The Angels are the only team in the division to have a real margin for error, which is a good thing when you have as many dead money deals as they do; at least they found someone (the Yankees) to give them a little oft the money they were going to set on fire in the presence of Vernon Wells. Luckily for them, the starting lineup is the best in the conference anyway, and the starting pitching and bullpen is serious, even without Ryan Madson. The minors also have talent in the event of injury, and they have shown themselves to be buyers whenever there is a chance at the post season. There's a lot to like here, even if the owner and manager aren't quite on the same page.

As for my A's, they are a lot like the Orioles, in that the regression police are coming down hard on them for all of those come from behind wins... but not quite getting that they won with talented young'uns, or that a full year of OF Yoenis Cespedes is going to be a nice boost, along with 2B Scott Sizemore. There will be some givebacks from OF Josh Reddick and the platoon players at 1B, but C John Jaso is a boost, and the offense isn't going to whiff as much as it did in 2012. Which just leaves the pitching and luck. They'll be in the mix all year, and when they are, they tend to make deals for the stretch run. I'm enthused.

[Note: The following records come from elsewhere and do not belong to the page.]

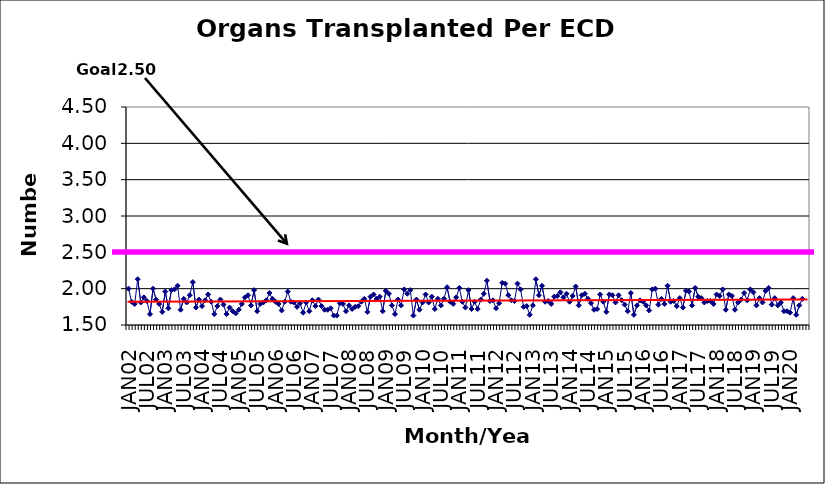
| Category | Series 0 |
|---|---|
| JAN02 | 2 |
| FEB02 | 1.82 |
| MAR02 | 1.79 |
| APR02 | 2.13 |
| MAY02 | 1.81 |
| JUN02 | 1.88 |
| JUL02 | 1.83 |
| AUG02 | 1.65 |
| SEP02 | 2 |
| OCT02 | 1.85 |
| NOV02 | 1.79 |
| DEC02 | 1.68 |
| JAN03 | 1.96 |
| FEB03 | 1.73 |
| MAR03 | 1.98 |
| APR03 | 1.99 |
| MAY03 | 2.04 |
| JUN03 | 1.71 |
| JUL03 | 1.86 |
| AUG03 | 1.81 |
| SEP03 | 1.91 |
| OCT03 | 2.09 |
| NOV03 | 1.74 |
| DEC03 | 1.85 |
| JAN04 | 1.76 |
| FEB04 | 1.84 |
| MAR04 | 1.92 |
| APR04 | 1.82 |
| MAY04 | 1.65 |
| JUN04 | 1.76 |
| JUL04 | 1.85 |
| AUG04 | 1.78 |
| SEP04 | 1.65 |
| OCT04 | 1.74 |
| NOV04 | 1.69 |
| DEC04 | 1.66 |
| JAN05 | 1.71 |
| FEB05 | 1.79 |
| MAR05 | 1.88 |
| APR05 | 1.91 |
| MAY05 | 1.77 |
| JUN05 | 1.98 |
| JUL05 | 1.69 |
| AUG05 | 1.79 |
| SEP05 | 1.81 |
| OCT05 | 1.84 |
| NOV05 | 1.94 |
| DEC05 | 1.86 |
| JAN06 | 1.82 |
| FEB06 | 1.79 |
| MAR06 | 1.7 |
| APR06 | 1.82 |
| MAY06 | 1.96 |
| JUN06 | 1.82 |
| JUL06 | 1.81 |
| AUG06 | 1.75 |
| SEP06 | 1.8 |
| OCT06 | 1.67 |
| NOV06 | 1.81 |
| DEC06 | 1.69 |
| JAN07 | 1.84 |
| FEB07 | 1.76 |
| MAR07 | 1.85 |
| APR07 | 1.76 |
| MAY07 | 1.71 |
| JUN07 | 1.71 |
| JUL07 | 1.73 |
| AUG07 | 1.63 |
| SEP07 | 1.63 |
| OCT07 | 1.8 |
| NOV07 | 1.79 |
| DEC07 | 1.69 |
| JAN08 | 1.77 |
| FEB08 | 1.72 |
| MAR08 | 1.75 |
| APR08 | 1.76 |
| MAY08 | 1.82 |
| JUN08 | 1.86 |
| JUL08 | 1.68 |
| AUG08 | 1.89 |
| SEP08 | 1.92 |
| OCT08 | 1.86 |
| NOV08 | 1.89 |
| DEC08 | 1.69 |
| JAN09 | 1.97 |
| FEB09 | 1.93 |
| MAR09 | 1.77 |
| APR09 | 1.65 |
| MAY09 | 1.85 |
| JUN09 | 1.77 |
| JUL09 | 1.99 |
| AUG09 | 1.93 |
| SEP09 | 1.98 |
| OCT09 | 1.63 |
| NOV09 | 1.85 |
| DEC09 | 1.71 |
| JAN10 | 1.81 |
| FEB10 | 1.92 |
| MAR10 | 1.81 |
| APR10 | 1.89 |
| MAY10 | 1.72 |
| JUN10 | 1.86 |
| JUL10 | 1.77 |
| AUG10 | 1.86 |
| SEP10 | 2.02 |
| OCT10 | 1.82 |
| NOV10 | 1.79 |
| DEC10 | 1.88 |
| JAN11 | 2.01 |
| FEB11 | 1.82 |
| MAR11 | 1.74 |
| APR11 | 1.98 |
| MAY11 | 1.72 |
| JUN11 | 1.82 |
| JUL11 | 1.72 |
| AUG11 | 1.85 |
| SEP11 | 1.93 |
| OCT11 | 2.11 |
| NOV11 | 1.83 |
| DEC11 | 1.84 |
| JAN12 | 1.73 |
| FEB12 | 1.8 |
| MAR12 | 2.08 |
| APR12 | 2.07 |
| MAY12 | 1.91 |
| JUN12 | 1.84 |
| JUL12 | 1.83 |
| AUG12 | 2.07 |
| SEP12 | 1.99 |
| OCT12 | 1.75 |
| NOV12 | 1.76 |
| DEC12 | 1.64 |
| JAN13 | 1.77 |
| FEB13 | 2.13 |
| MAR13 | 1.91 |
| APR13 | 2.04 |
| MAY13 | 1.82 |
| JUN13 | 1.83 |
| JUL13 | 1.79 |
| AUG13 | 1.89 |
| SEP13 | 1.9 |
| OCT13 | 1.95 |
| NOV13 | 1.88 |
| DEC13 | 1.93 |
| JAN14 | 1.82 |
| FEB14 | 1.9 |
| MAR14 | 2.03 |
| APR14 | 1.77 |
| MAY14 | 1.91 |
| JUN14 | 1.93 |
| JUL14 | 1.86 |
| AUG14 | 1.8 |
| SEP14 | 1.71 |
| OCT14 | 1.72 |
| NOV14 | 1.92 |
| DEC14 | 1.82 |
| JAN15 | 1.68 |
| FEB15 | 1.92 |
| MAR15 | 1.91 |
| APR15 | 1.81 |
| MAY15 | 1.91 |
| JUN15 | 1.84 |
| JUL15 | 1.78 |
| AUG15 | 1.69 |
| SEP15 | 1.94 |
| OCT15 | 1.64 |
| NOV15 | 1.77 |
| DEC15 | 1.84 |
| JAN16 | 1.82 |
| FEB16 | 1.77 |
| MAR16 | 1.7 |
| APR16 | 1.99 |
| MAY16 | 2 |
| JUN16 | 1.78 |
| JUL16 | 1.86 |
| AUG16 | 1.79 |
| SEP16 | 2.04 |
| OCT16 | 1.82 |
| NOV16 | 1.83 |
| DEC16 | 1.76 |
| JAN17 | 1.87 |
| FEB17 | 1.74 |
| MAR17 | 1.97 |
| APR17 | 1.96 |
| MAY17 | 1.77 |
| JUN17 | 2.01 |
| JUL17 | 1.89 |
| AUG17 | 1.87 |
| SEP17 | 1.81 |
| OCT17 | 1.83 |
| NOV17 | 1.83 |
| DEC17 | 1.79 |
| JAN18 | 1.92 |
| FEB18 | 1.9 |
| MAR18 | 1.99 |
| APR18 | 1.71 |
| MAY18 | 1.92 |
| JUN18 | 1.9 |
| JUL18 | 1.71 |
| AUG18 | 1.81 |
| SEP18 | 1.85 |
| OCT18 | 1.94 |
| NOV18 | 1.84 |
| DEC18 | 1.99 |
| JAN19 | 1.95 |
| FEB19 | 1.77 |
| MAR19 | 1.87 |
| APR19 | 1.81 |
| MAY19 | 1.97 |
| JUN19 | 2.01 |
| JUL19 | 1.78 |
| AUG19 | 1.87 |
| SEP19 | 1.77 |
| OCT19 | 1.81 |
| NOV19 | 1.69 |
| DEC19 | 1.69 |
| JAN20 | 1.67 |
| FEB20 | 1.87 |
| MAR20 | 1.64 |
| APR20 | 1.77 |
| MAY20 | 1.86 |

Texas is looking a little past the event horizon to me, what with the defection of Josh Hamilton, the long-overdue departure of Michael Young, and odd machinations involving figurehead Nolan Ryan and manager Ron Washington. How 2012 ended was in no way encouraging either, with the club falling apart down the stretch and getting bounced by the Orioles in the play-in game. There's still plenty of talent and money here, and top-line talent (2B Jurickson Profar, 3B Mike Olt) in the system... but it feels like a transition year to me, especially with the A's and Mariners looking frisky. Too much going on in this division to just fatten up on the slugs anymore.

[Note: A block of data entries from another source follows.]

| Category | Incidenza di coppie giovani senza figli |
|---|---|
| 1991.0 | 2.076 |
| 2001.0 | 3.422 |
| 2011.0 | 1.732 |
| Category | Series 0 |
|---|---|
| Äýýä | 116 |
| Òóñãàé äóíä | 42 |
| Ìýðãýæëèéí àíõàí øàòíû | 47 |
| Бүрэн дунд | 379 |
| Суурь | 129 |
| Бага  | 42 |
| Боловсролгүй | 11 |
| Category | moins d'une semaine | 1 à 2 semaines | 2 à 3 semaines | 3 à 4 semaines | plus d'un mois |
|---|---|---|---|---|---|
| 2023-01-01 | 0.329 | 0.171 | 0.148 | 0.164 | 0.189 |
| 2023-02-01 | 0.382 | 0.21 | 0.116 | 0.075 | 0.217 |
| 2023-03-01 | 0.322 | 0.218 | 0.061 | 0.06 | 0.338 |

As for the Mariners, they've had a wildly successful spring training, are bringing in the fences at Safeco, and still win the first game of every series when SP Felix Hernandez takes the mound. There's also sneaky talent here, with 3B Kyle Seager and 2B Dustin Ackley combining with 1B Justin Smoak (he might actually hit now, I know, shocking) and DH Kendrys Morales (yeah, he's here now) to form an offense that might surprise. I also really like the depth of the bullpen. But C Jesus Montero isn't, if you catch my drift, and the talent's not quite ready to walk the ladder. There's hope here now, though, and that's the first time you can say that in a really long time.

Bringing up the rear are the new to the AL Astros, who are doing this the right way: from the ground up, for as little money as possible, with cast-offs that might have real promise. Instead of trotting out no hopers like 1B Carlos Lee and 3B Chris Johnson, the club is trying out 1B Chris Carter and 3B Matt Dominguez, both of which can do some things while being young and cheap. I also like 2B Jose Altuve and OF prospect Jonathan Singleton, but the next good Houston team will arrive in 2015 at earliest. For now, they are going to take a while lotta lumps, as Pete Puma would say.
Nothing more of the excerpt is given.